背中に窓(?)が二つ、大きく開いているのである。中が空洞になっているから
そのための空気穴なのか。それとも中に入ることでもできるのか。いずれにせよこの大仏も所詮
作り物と我に帰させてしまった。
大仏を後にして文学館へ向かった。
文学館は一転して観光客は少なかった。それなりに人はいたがまばらであった。
たぶん、この建物もどこで見たことがある。それは映画の中か雑誌に載っていた写真かは
定かではないが、見たことがある。
前庭は広々とした芝生の庭ではシートを広げている家族や寝転がりながらひなたぼっこをする
カップルなど思い思いにくつろいでいる。
時間が許せば今日みたいなのどかな日は1日でもこういうところでのんびりしたいものだ。

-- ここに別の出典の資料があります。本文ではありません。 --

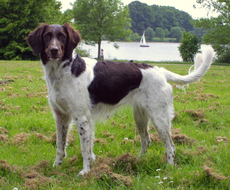 A Kleiner Munsterlander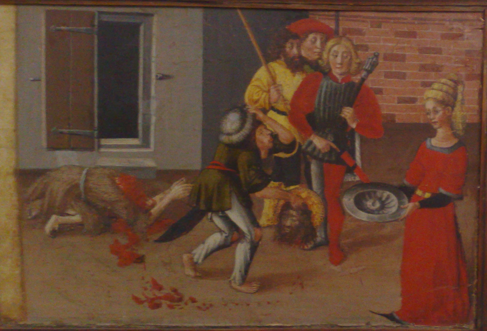 Détail du retable Saint Jean-Baptiste (provenant de l'église de Lucéram) par Jacques Durandi - Musée des Beaux-Arts de Nice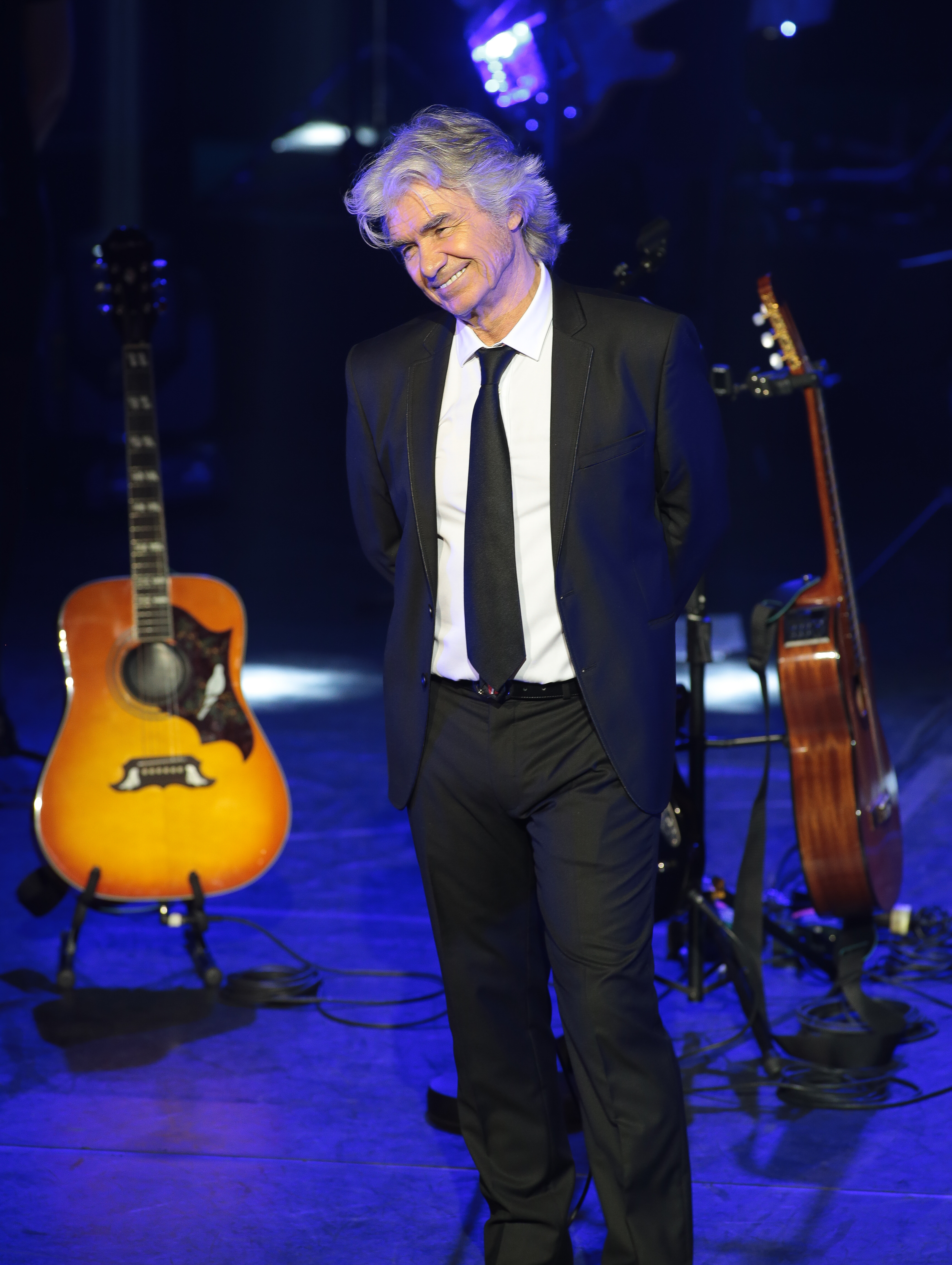 Daniel Guichard sur scène

暖かな前庭に後ろ髪を引かれる思いで、文学館の中へ入った。中には鎌倉に関係する文学人たちの
作品がところ狭しと並んでいるが、文学に不勉強な僕はほとんどの作家を知らない。
ただ、生原稿も展示してあり、その推敲の量がものすごいのに圧倒された。僕も含めて最近
文章を書く人はワープロやパソコンで文章を書いてしまうため、推敲という作業がほとんど
ないように思う。(していないのは僕だけか・・・)
文学館を離れた僕は鎌倉駅まで1.5kmという表示に歩くことを決めた。
相変わらず、人は多い。車も下り車線は渋滞しており、つくづく車でこなくて良かったと思った。
鎌倉駅からは今度は横浜経由で追浜への帰路へついた。
1996年5月4日著す
鎌倉文学館の案内から
この文学館は、加賀百万石の藩主で知られた、旧前田侯爵家の鎌倉別邸でした。
この別邸は、第15代当主前田利嗣氏が、明治23年頃に土地を入手して建てたのが
始まりで、現在の建物は、第16代当主利為氏が、昭和11年に洋風に全画改築した
もので、設計者は渡辺栄治氏、工事施工は竹中工務店でした。
建築用材は塩害に強いチーク材を使用、室内のステンドグラスや照明器貝な
ども粋をこらしています。
明治時代には、当時皇太子であった大正天皇はか皇族の入々が来遊しており、
戦後にはデンマーク公使が別荘に借用し、昭和39年からは佐藤栄作元首相が借りて、
亡くなる前まで週未の静養地としていました。
この間、吉田茂元首相も数回ここを訪れ、また、作家の三島由紀夫氏も作品「春の雪」
の中の別荘のモデルとして描いていることでも知られています。
昭和58年に第17代当主利建氏より本館建物を鎌倉市に寄贈されたので、外観をそのまま
残しながら、内部を補修し、別棟に収蔵庫を新築して、昭和60年10月31日開館し、
11月1日より一般公開しました。